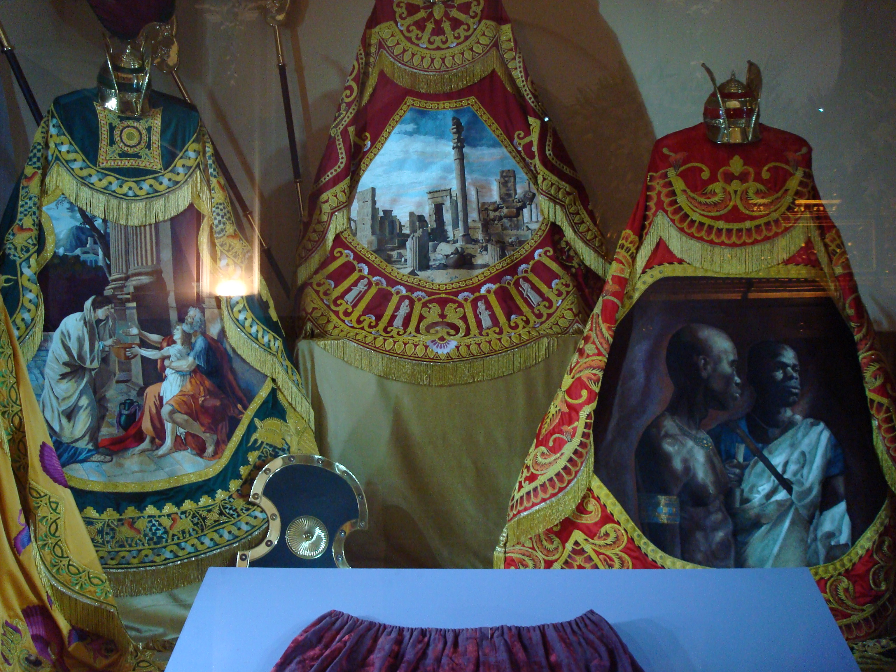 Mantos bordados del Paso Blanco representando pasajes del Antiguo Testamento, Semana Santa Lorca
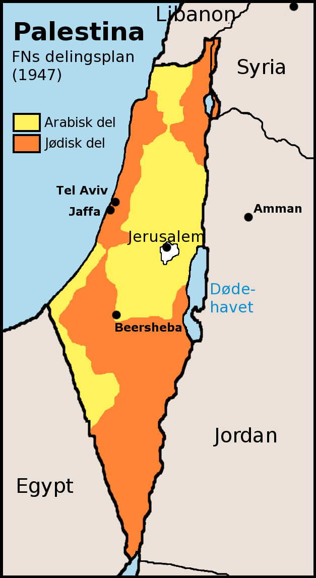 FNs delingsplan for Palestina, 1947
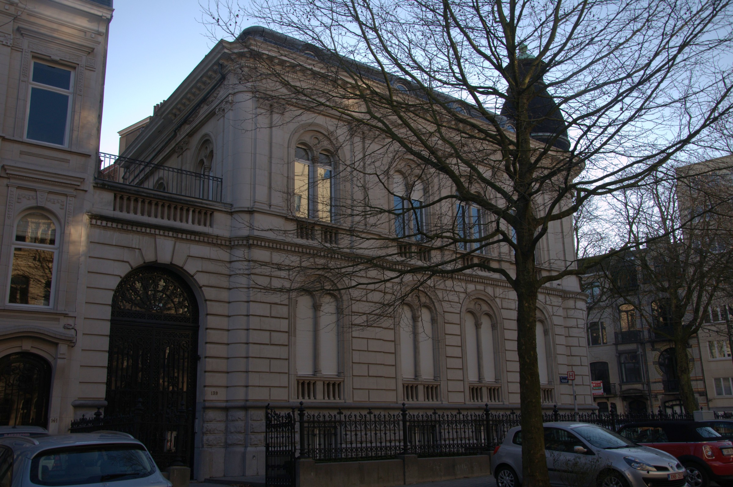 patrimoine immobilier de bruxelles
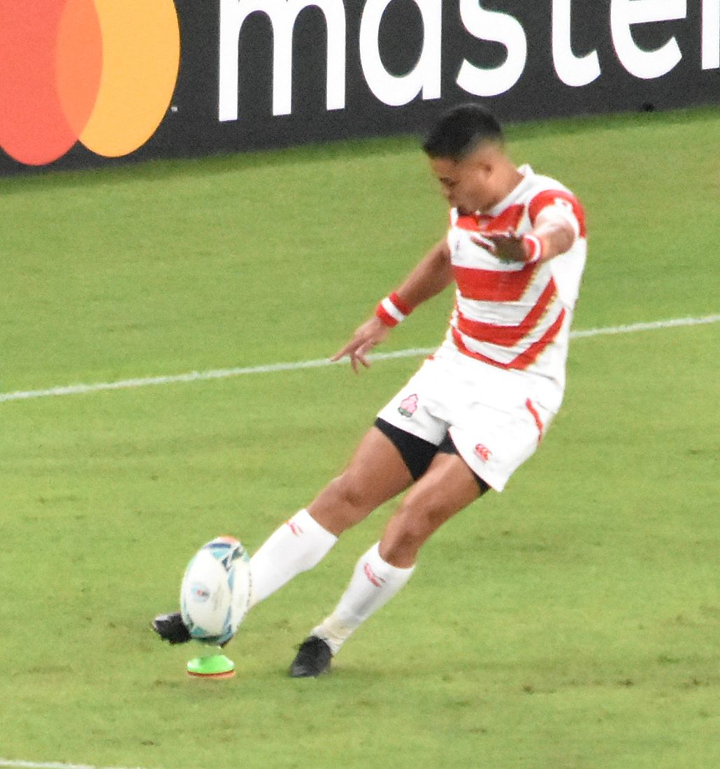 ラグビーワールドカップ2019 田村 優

**Work instructions**
Write out exactly the lines beginning with the line that holds "patrimoine immobilier de bruxelles" and ending with the final line of the data, both ends included, without the pictures.

**Response to the exercise**
 patrimoine immobilier de bruxelles
 ラグビーワールドカップ2019 田村 優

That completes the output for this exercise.